Patients that had traveled to our institution for surgical evaluation via commercial airflight from 2014-2017 were identified. An electronic survey was administered (RedCap) and flight duration, aircraft type, presenting symptoms and new or worsened peri-flight symptoms were queried. Severity was assessed using visual analogue scale (VAS). Significant change of symptoms was determined to be greater than 25%. Demographics and clinical history obtained from electronic medical records. Providence Health System IRB: 16-168.
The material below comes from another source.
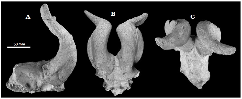 Oiocerin antelope Samotragus crassicornis Sickenberg, 1936, partial skull SMF M1965 from Samos, Greece (Turolian, Late Miocene), in lateral (A), anterior (B), and dorsal (C) views. Photo courtesy of Senckenberg Museum Frankfurt.

40 patients were enrolled and completed the study. Patients had an average age of 47.7years and were 65% female. Pathology included parasellar tumors (60%), Meningiomas (20%), Metastatic tumors (5%), Gliomas (5%), Pineal tumor (5%), cerebello-pontine tumor (5%). Average flight duration: 6.5 h (range 1-17h). Average tumor volume 11.1cc and average maximal dimension 2.5cm. Nine (22.5%) patients developed worsened symptoms during airflight. These include headaches 3/19 (15.8%), fatigue 3/14 (21.4%), dizziness 3/5 (60%) and ear pain 3/3 (100%). Six patients (66.7%) had sustained worsened symptoms after airflight. Only one patient had symptoms that worsened to a severe level (transiently during flight – VAS 9/10). There were no permanent neurological deficits related to airflight. There was no correlation with tumor size, flight duration, and peri-flight corticosteroid usage. No patient with completely asymptomatic tumors developed new symptoms during flight.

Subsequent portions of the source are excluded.